In Moscow there were many formalities to go through with. We thought a few days would suffice, but we remained two weeks. However, our stay was interesting. The city was alive with delegates to the Second Congress of the Third International; from all parts of the world the workers had sent their comrades to the promised land, revolutionary Russia, the first republic of the workers. Among the delegates there were also Anarchists and syndicalists who believed as firmly as I did six months previously that the Bolsheviki were the symbol of the Revolution. They had responded to the Moscow call with enthusiasm. Some of them I had met in Petrograd and now they were eager to hear of my experiences and learn my opinions. But what was I to tell them, and would they believe me if I did? Would I have believed any adverse criticism before I came to Russia? Besides, I felt that my views regarding the Bolsheviki were still too unformed, too vague, a conglomeration of mere impressions. My old values had been shattered and so far I have been unable to replace them. I could therefore not speak on the fundamental questions, but I did inform my friends that the Moscow and Petrograd prisons were crowded with Anarchists and other revolutionists, and I advised them not to content themselves with the official explanations but to investigate for themselves. I warned them that they would be surrounded by guides and interpreters, most of them men of the Cheka, and that they would not be able to learn the facts unless they made a determined, independent effort.

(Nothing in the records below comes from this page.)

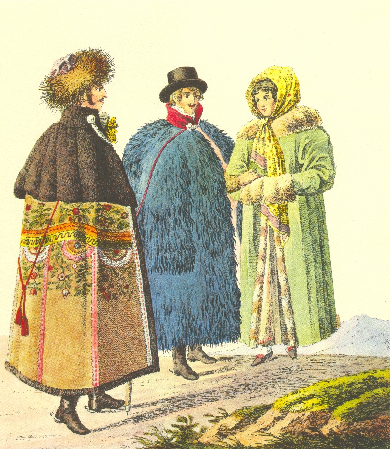 Különböző magyar bundák
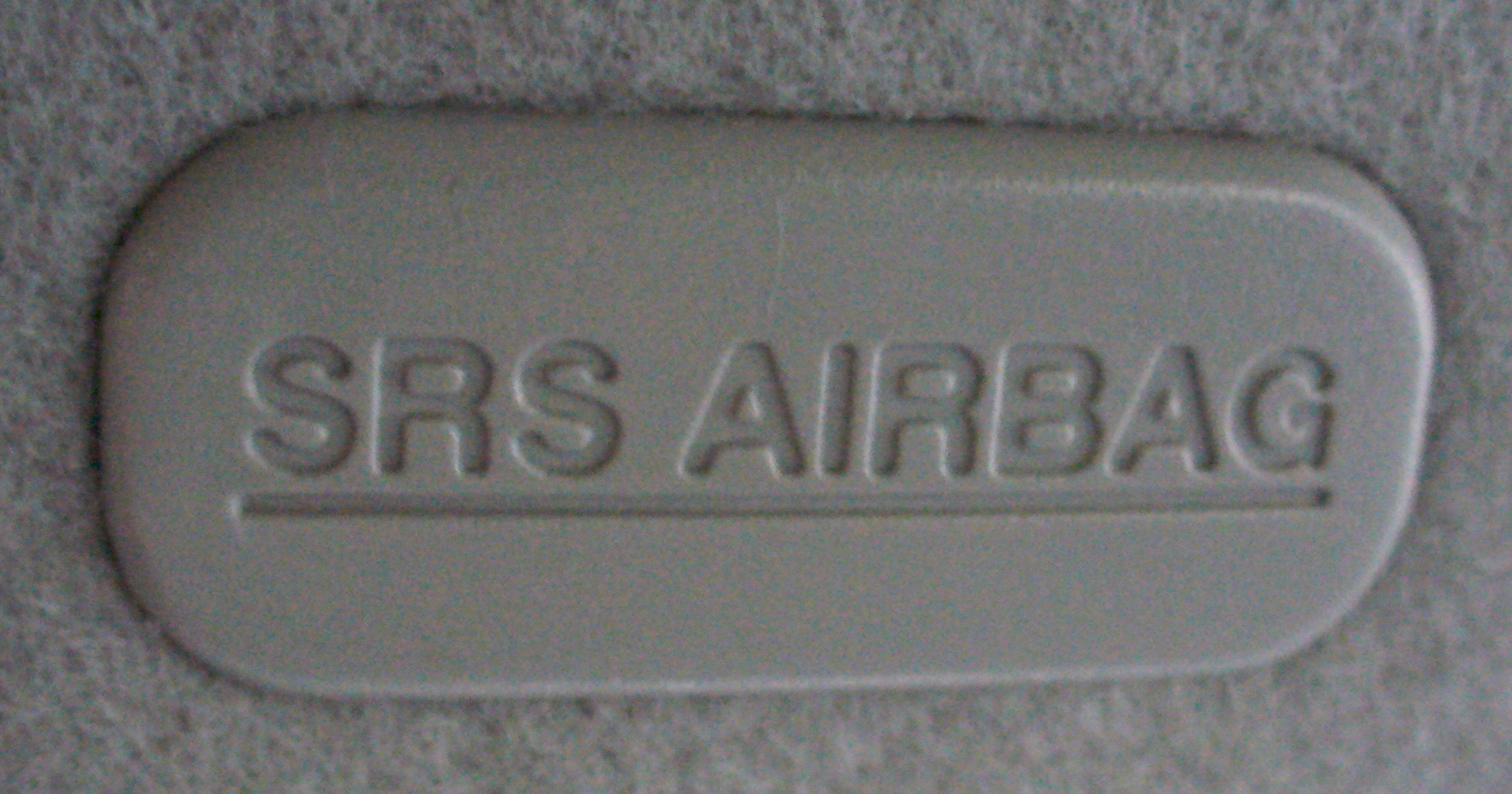 SRS-Kopfairbag im Mazda2
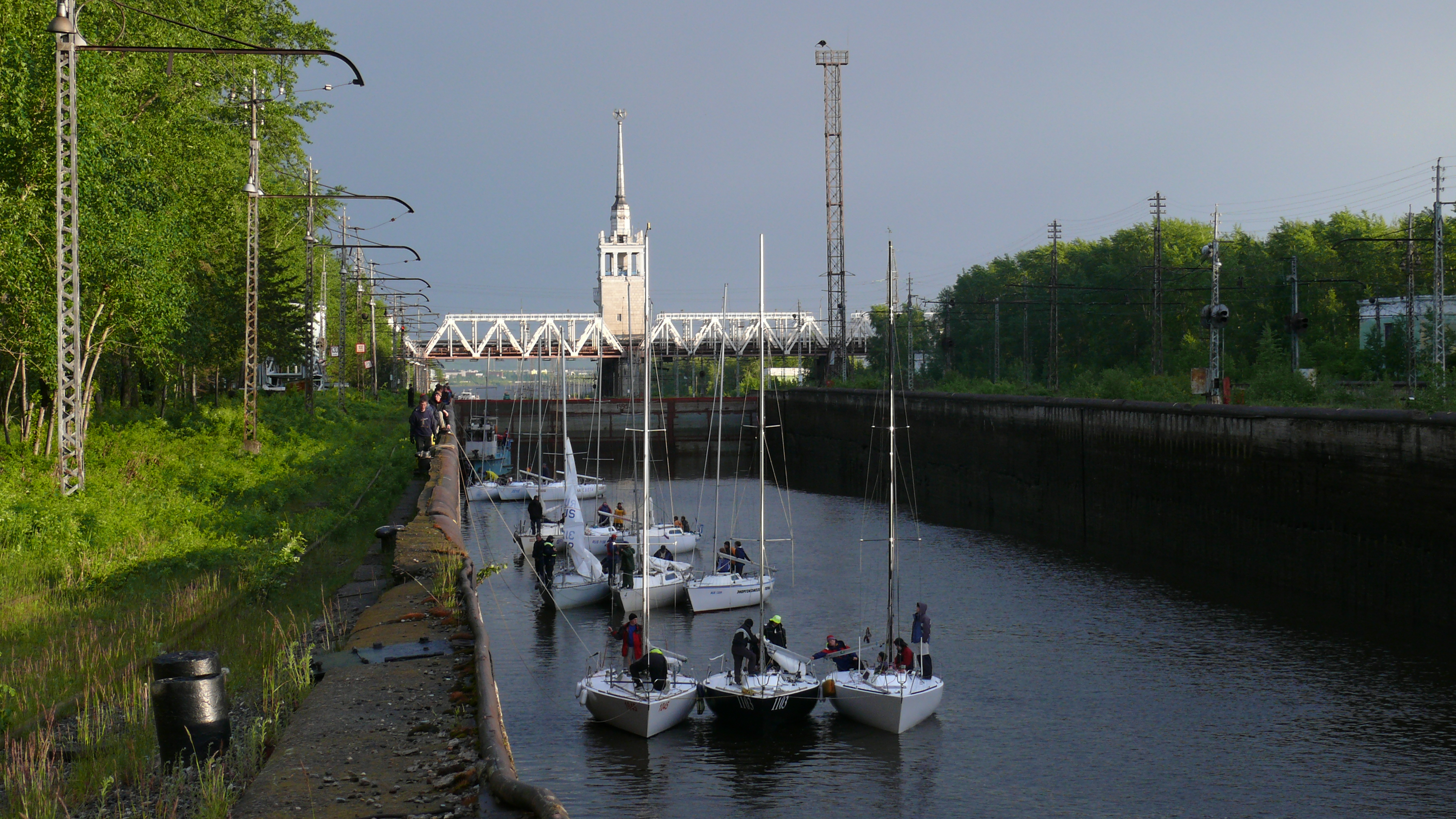 Шлюзовка яхт на КамГЭС
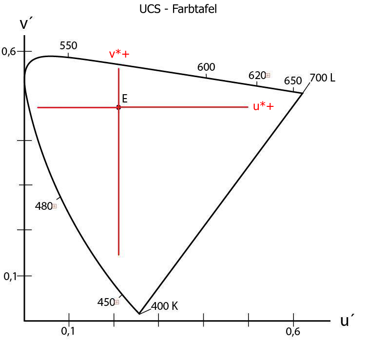 u*v* Farbebene des Luv-Farraums
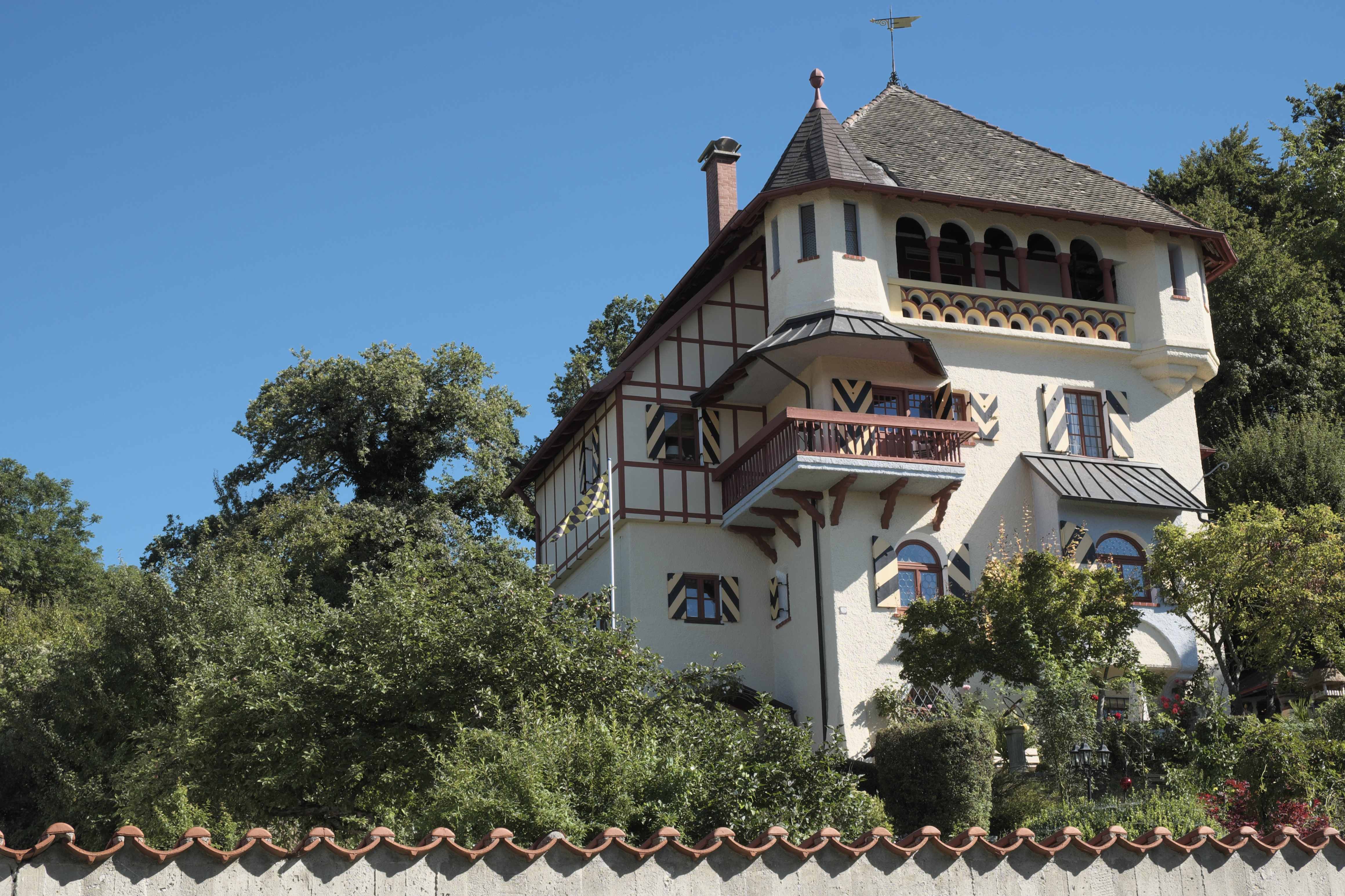 Villa Kraus in Walchstadt, einem Ortsteil der Gemeinde Wörthsee im Landkreis Starnberg (Bayern/Deutschland)
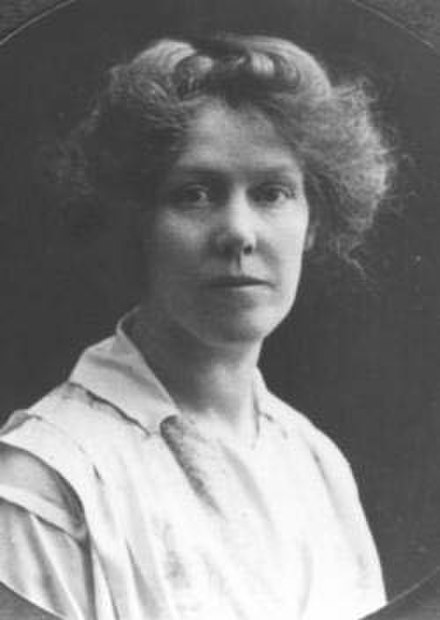 Bild von Edith Maryon in ihrer Dornacher Zeit
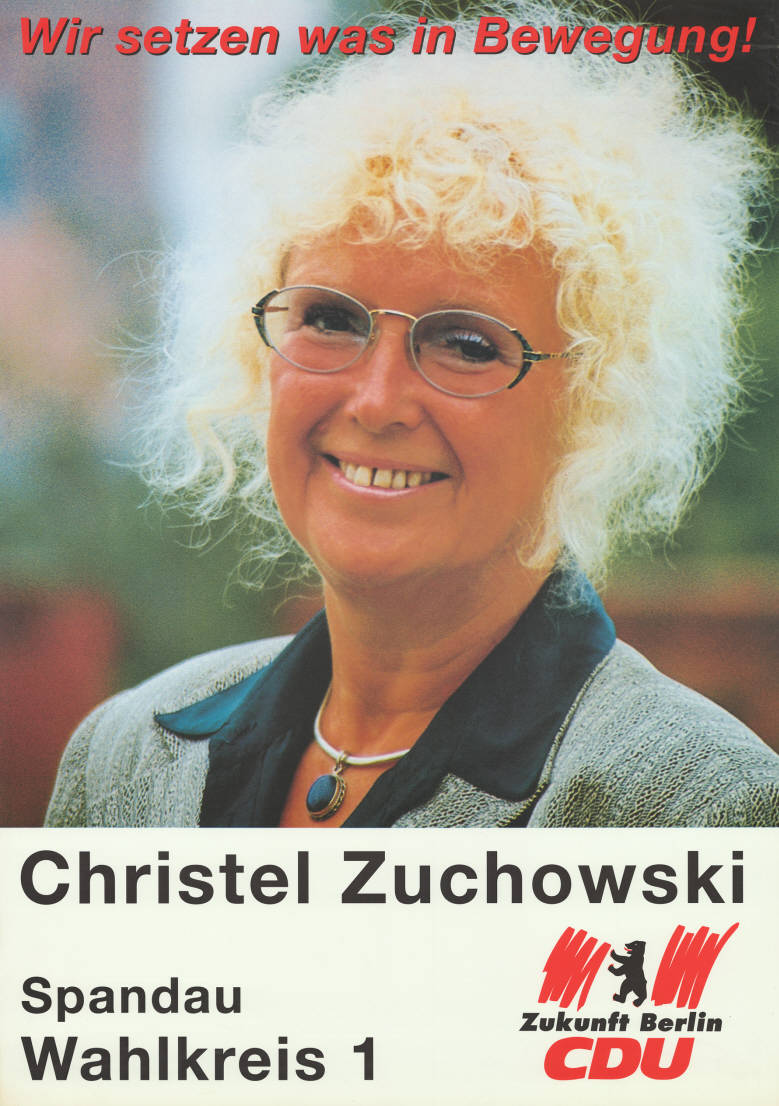 Wir setzen was in Bewegung! Christel Zuchowski Spandau Wahlkreis 1 Zukunft Berlin CDUAbbildung:Porträtfoto - Berliner BärPlakatart:Kandidaten/Personenplakat mit Objekt-Signatur:10-004 : 1020Bestand:Plakate zu Abgeordnetenhauswahlen Berlin (10-004)GliederungBestand10-18:Plakate zu Abgeordnetenhauswahlen Berlin (10-004) » CDULizenz:KAS/ACDP 10-004 : 1020 CC-BY-SA 3.0 DE
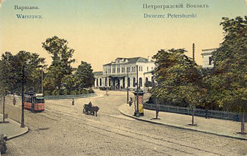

There was considerable excitement in Moscow at the time. The Printers’ Union had been suppressed and its entire managing board sent to prison. The Union had called a public meeting to which members of the British Labour Mission were invited. There the famous Socialist Revolutionist Tchernov had unexpectedly made his appearance. He severely criticised the Bolshevik regime, received an ovation from the huge audience of workers, and then vanished as mysteriously as he had come. The Menshevik Dan was less successful. He also addressed the meeting, but he failed to make his escape: he landed in the Cheka. The next morning the Moscow Pravda and the Izvestia denounced the action of the Printers’ Union as counterrevolutionary, and raged about Tchernov having been permitted to speak. The papers called for exemplary punishment of the printers who dared defy the Soviet Government.
The Bakers’ Union, a very militant organization, had also been suppressed, and its management replaced by Communists. Several months before, in March, I had attended a convention of the bakers. The delegates impressed me as a courageous group who did not fear to criticise the Bolshevik regime and present the demands of the workers. I wondered then that they were permitted to continue the conference, for they were outspoken in their opposition to the Communists. “The bakers are ‘Shkurniki,’ ”14 I was told; “they always instigate strikes, and only counterrevolutionists can wish to strike in the workers’ Republic.” But it seemed to me that the workers could not follow such reasoning. They did strike. They even committed a more heinous crime: they refused to vote for the Communist candidate, electing instead a man of their own choice. This action of the bakers was followed by the arrest of several of their more active members. Naturally the workers resented the arbitrary methods of the Government.
Later I met some of the bakers and found them much embittered against the Communist Party and the Government. I inquired about the condition of their union, telling them that I had been informed that the Russian unions were very powerful and had practical control of the industrial life of the country.